Statistical Methods for Detecting Differentially Abundant Features in Clinical Metagenomic Samples

Numerous studies are currently underway to characterize the microbial communities inhabiting our world. These studies aim to dramatically expand our understanding of the microbial biosphere and, more importantly, hope to reveal the secrets of the complex symbiotic relationship between us and our commensal bacterial microflora. An important prerequisite for such discoveries are computational tools that are able to rapidly and accurately compare large datasets generated from complex bacterial communities to identify features that distinguish them.

We present a statistical method for comparing clinical metagenomic samples from two treatment populations on the basis of count data (e.g. as obtained through sequencing) to detect differentially abundant features. Our method, Metastats, employs the false discovery rate to improve specificity in high-complexity environments, and separately handles sparsely-sampled features using Fisher's exact test. Under a variety of simulations, we show that Metastats performs well compared to previously used methods, and significantly outperforms other methods for features with sparse counts. We demonstrate the utility of our method on several datasets including a 16S rRNA survey of obese and lean human gut microbiomes, COG functional profiles of infant and mature gut microbiomes, and bacterial and viral metabolic subsystem data inferred from random sequencing of 85 metagenomes. The application of our method to the obesity dataset reveals differences between obese and lean subjects not reported in the original study. For the COG and subsystem datasets, we provide the first statistically rigorous assessment of the differences between these populations. The methods described in this paper are the first to address clinical metagenomic datasets comprising samples from multiple subjects. Our methods are robust across datasets of varied complexity and sampling level. While designed for metagenomic applications, our software can also be applied to digital gene expression studies (e.g. SAGE). A web server implementation of our methods and freely available source code can be found at http://metastats.cbcb.umd.edu/.

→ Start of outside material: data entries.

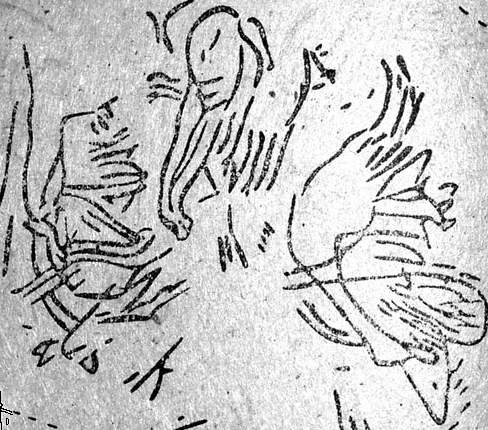 Петрогліфи Кам'яної Могили
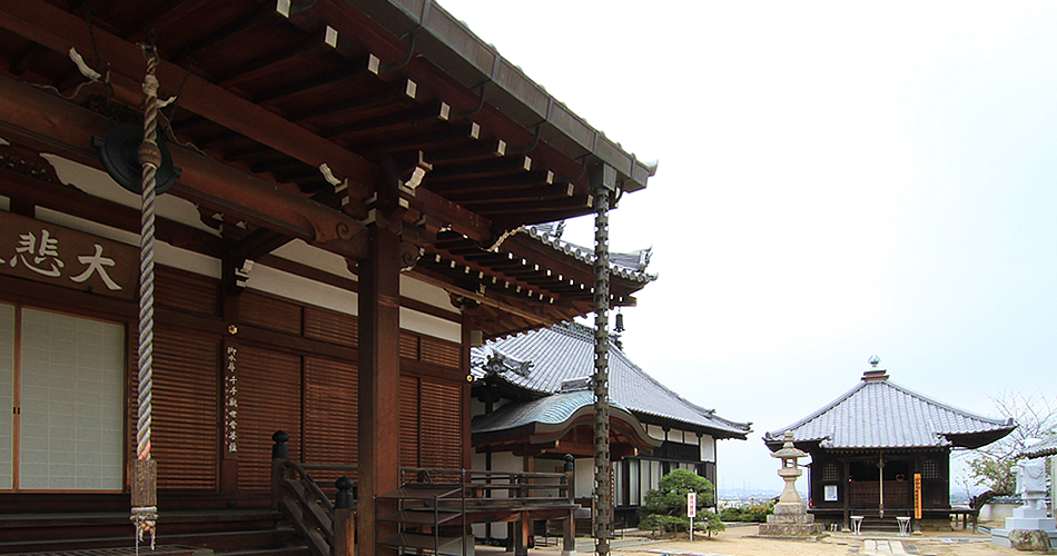 千手寺01
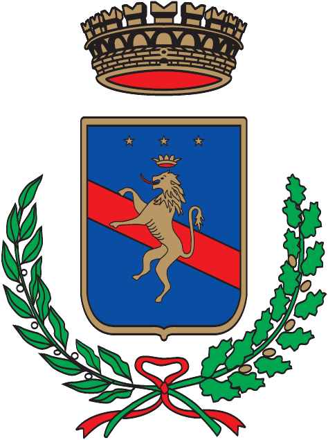 stemma di Potenza
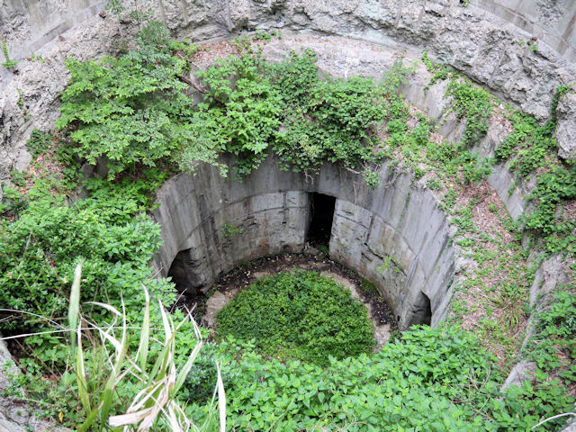 豊砲台跡（長崎県対馬市上対馬町）
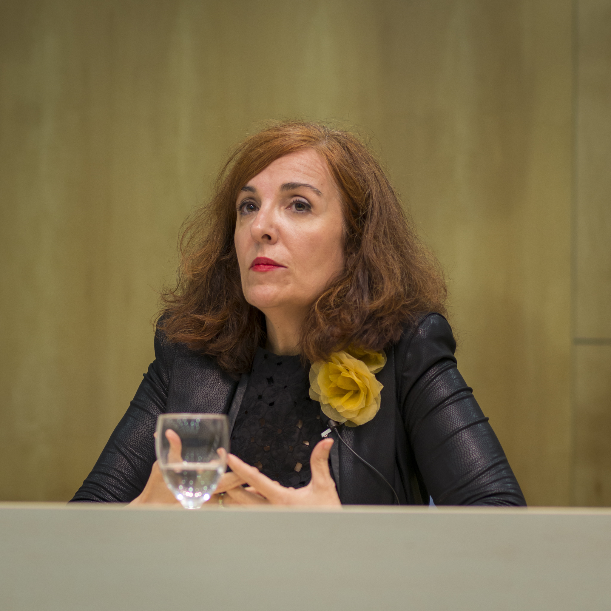 Elvira Lindo Donostian Literaktum 2016 jaialdian Elvira Lindo en Donostia / San Sebastián en el festival Literaktum 2016
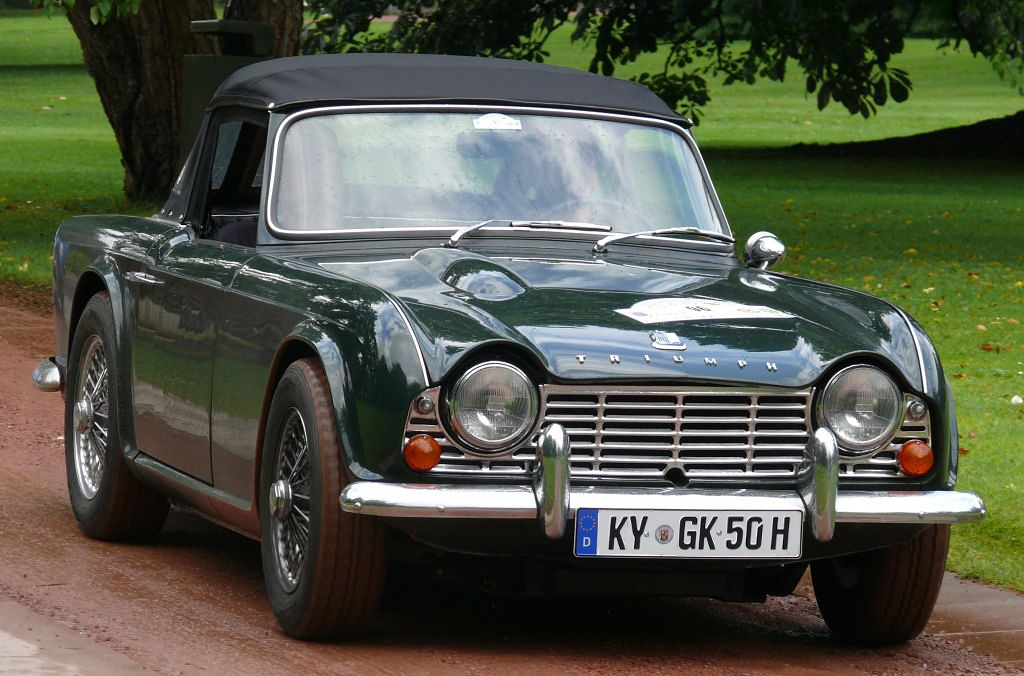 Triumph TR 4

The emerging field of metagenomics aims to understand the structure and function of microbial communities solely through DNA analysis. Current metagenomics studies comparing communities resemble large-scale clinical trials with multiple subjects from two general populations (e.g. sick and healthy). To improve analyses of this type of experimental data, we developed a statistical methodology for detecting differentially abundant features between microbial communities, that is, features that are enriched or depleted in one population versus another. We show our methods are applicable to various metagenomic data ranging from taxonomic information to functional annotations. We also provide an assessment of taxonomic differences in gut microbiota between lean and obese humans, as well as differences between the functional capacities of mature and infant gut microbiomes, and those of microbial and viral metagenomes. Our methods are the first to statistically address differential abundance in comparative metagenomics studies with multiple subjects, and we hope will give researchers a more complete picture of how exactly two environments differ.